If you are coming from on Object Oriented world such as Jave these concepts roughly translate to:

  • an interface or abstract class that defines a behaviour
  • a concrete derived implementation of that interface or abstract class
  • a container that knows how to instrument instances of such concrete implementations

Please understand that these are, of course, only superficial similarities. They might help us understand new concepts in terms of old knowledge, but, make no mistake, we are comparing apples and oranges.

A non OTP server

With the introductions out of the way let’s make sure that we really are on the same page by writing a simple server that does not use OTP. Here’s the code:

%%%---------------------------------------------------------------------------
%%% @doc A simple server that does not use OTP. 
%%% @author Hans Christian v.

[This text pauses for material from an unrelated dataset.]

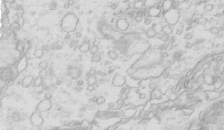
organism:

Stockhausen <hc at vst.io>
%%% @end
%%%---------------------------------------------------------------------------

-module(no_otp).                     % module name (same as our erl filename, 
                                     % i.e. no_otp.erl) 

%% API
-export([                            % the functions we export - our API 
  start/0,                           % - start new server process
  stop/0,                            % - stop server 
  say_hello/0,                       % - print "Hello" to stdout 
  get_count/0                        % - reply with number of times the main  
  ]).                                %   loop was executed

%% Callbacks
-export([init/0]).                   % exported so we can spawn it in start/0
                                     % listed as a separate export here as a
                                     % hint to clients not to use it

-define(SERVER, ?MODULE).            % SERVER macro is an alias for MODULE, 
                                     % and expands to 'no_otp'

-record(state, {count}).             % record for our server state. Rather
                                     % arbitrarily we track how often the
                                     % main loop is run - see loop/1


%============================================================================= 
% API - functions that our clients use to interact with the server 
%=============================================================================

start() ->                           % spawn new process that calls init/0   
  spawn(?MODULE, init, []).          % the new process' PID is returned

stop() ->                            % send the atom stop to the process                            
  ?SERVER ! stop,                    % to instruct our server to shut down
  ok.                                % and return ok to caller

say_hello() ->                       % send the atom say_hello to the process
  ?SERVER ! say_hello,               % to print "Hello" to sdout
  ok.

get_count() ->                       % send callers Pid and the atom get_count
  ?SERVER ! {self(), get_count},     % to request counter value
  receive                            % wait for matching response and return
    {count, Value} -> Value          % Value to the caller 
  end.  


%=============================================================================
% callback functions - not to be used by clients directly
%============================================================================= 

init() ->                            % invoked by start/0 
  register(?SERVER, self()),         % register new process PID under no_otp 
  loop(#state{count=0}).             % start main server loop 

%=============================================================================
% internal functions - note, these functions are not exported 
%============================================================================= 

loop(#state{count=Count}) ->         % the main server loop
  receive Msg ->                     % when API functions send a message 
    case Msg of                      % check the atom contained 
      stop ->                        % if atom is 'stop'
        exit(normal);                %   exit the process 
      say_hello ->                   % if atom is 'say_hello'
        io:format("Hello~n");        %   write "Hello" to stdout
      {From, get_count} ->           % if Msg is tuple {Pid(), get_count}
        From ! {count, Count}        % reply with current counter value
    end                              %   in tagged tupple {count, Value}
  end,
  loop(#state{count = Count + 1}).   % recurse with updated state

Let’s try our server

  • Save the code above to a file named no_otp.erl.
  • Start the Erlang shell with erl in the same directory.
  • Compile the module: c(no_otp).
  • Start the server: no_otp:start().
  • Instruct the server to print “Hello” a couple of times: no_otp:say_hello().
  • Ask for the current invocation counter value: no_otp:get_count().
  • Shut the server down: no_otp:stop().

Here is my session. Admittedly, one has to wonder what’s the point of get_count/0. There is none, except to demonstrate how to implement a synchronous function.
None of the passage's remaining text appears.